→ YOUR TASK: What you return should match the data below exactly, with no pictures in it.

++++ INPUT MATERIAL ++++

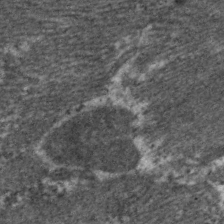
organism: C. elegans
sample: Pharynx
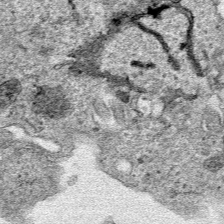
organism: Human
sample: Mitochondria in HCT116 cells
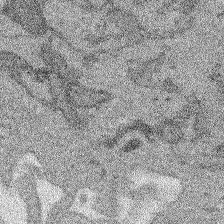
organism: Human
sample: HeLa cells
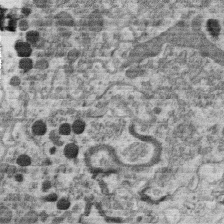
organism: C. elegans
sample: C. elegans oocyte; sperm cells
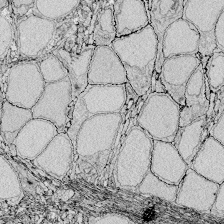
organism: Zebrafish
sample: Whole-Brain
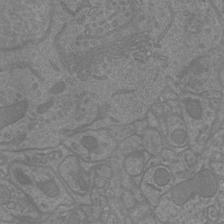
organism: Mouse
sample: Cortical neurons
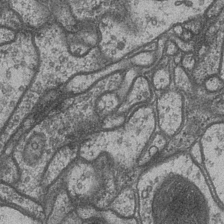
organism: Drosophila
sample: Optic medulla
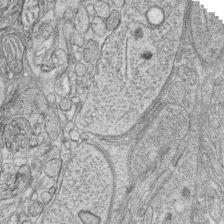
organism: Zebrafish
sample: synaptic ribbons in rod cells and cone cells
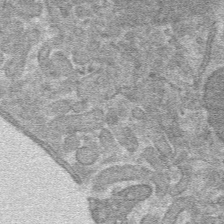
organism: Mouse
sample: Mouse hepatocytes
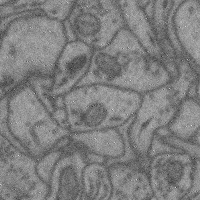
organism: Mouse
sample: Cerebral cortex
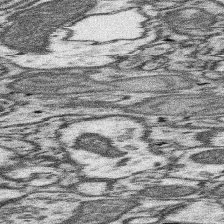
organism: Mouse
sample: Somatosensory cortex neuropil
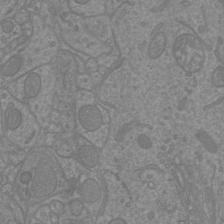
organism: Mouse
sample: Cortical neurons
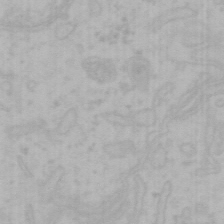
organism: Mouse
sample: Choroid plexus
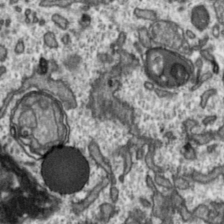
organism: Toxoplasma gondii
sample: Parasites in a vacuole inside a host cell
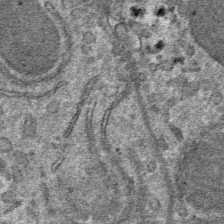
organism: Mouse
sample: Mouse hepatocytes
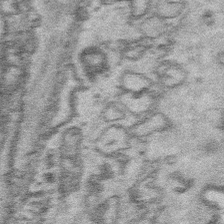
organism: Platynereis dumerilii
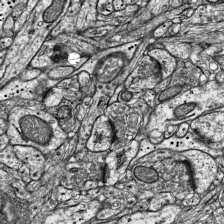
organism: Mouse
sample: Visual Cortex
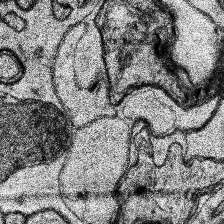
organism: Human
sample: Temporal Lobe
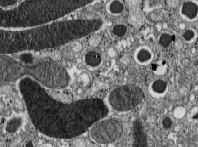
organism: C57BL Mouse
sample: Pancreatic islet
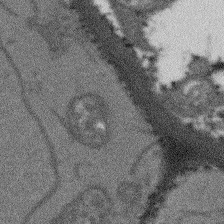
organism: Arabidopsis thaliana
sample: Root tip
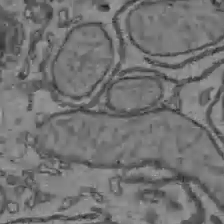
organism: C57BL Mouse
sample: Liver
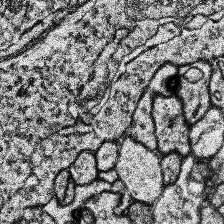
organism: Human
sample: Temporal Lobe
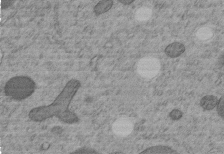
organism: C. elegans
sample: C. elegans embryo early stage
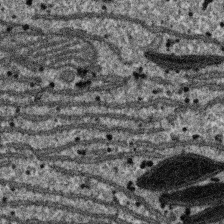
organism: Human
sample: Lung epithelial cells infected with SARS-CoV-2
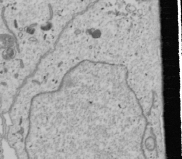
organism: Human
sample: Mitochondria in U2OS cells
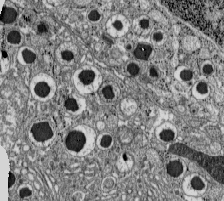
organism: C57BL Mouse
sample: Pancreatic islet
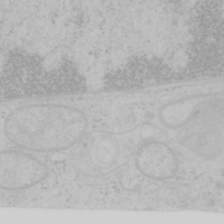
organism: Mouse
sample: OT-I killer T cells with ID8 ovarian cancer cells
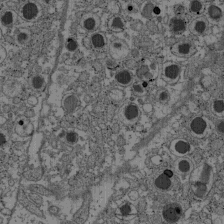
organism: C57BL Mouse
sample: Pancreatic islet
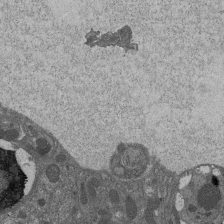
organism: Drosophila
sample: Antenna
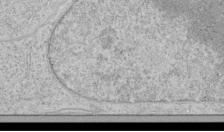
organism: Human
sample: Mitochondria in HCT116 cells
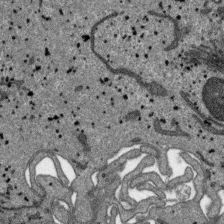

++++

→ WRITTEN RESPONSE:
organism: C. elegans
sample: Pharynx
organism: Human
sample: Mitochondria in HCT116 cells
organism: Human
sample: HeLa cells
organism: C. elegans
sample: C. elegans oocyte; sperm cells
organism: Zebrafish
sample: Whole-Brain
organism: Mouse
sample: Cortical neurons
organism: Drosophila
sample: Optic medulla
organism: Zebrafish
sample: synaptic ribbons in rod cells and cone cells
organism: Mouse
sample: Mouse hepatocytes
organism: Mouse
sample: Cerebral cortex
organism: Mouse
sample: Somatosensory cortex neuropil
organism: Mouse
sample: Cortical neurons
organism: Mouse
sample: Choroid plexus
organism: Toxoplasma gondii
sample: Parasites in a vacuole inside a host cell
organism: Mouse
sample: Mouse hepatocytes
organism: Platynereis dumerilii
organism: Mouse
sample: Visual Cortex
organism: Human
sample: Temporal Lobe
organism: C57BL Mouse
sample: Pancreatic islet
organism: Arabidopsis thaliana
sample: Root tip
organism: C57BL Mouse
sample: Liver
organism: Human
sample: Temporal Lobe
organism: C. elegans
sample: C. elegans embryo early stage
organism: Human
sample: Lung epithelial cells infected with SARS-CoV-2
organism: Human
sample: Mitochondria in U2OS cells
organism: C57BL Mouse
sample: Pancreatic islet
organism: Mouse
sample: OT-I killer T cells with ID8 ovarian cancer cells
organism: C57BL Mouse
sample: Pancreatic islet
organism: Drosophila
sample: Antenna
organism: Human
sample: Mitochondria in HCT116 cells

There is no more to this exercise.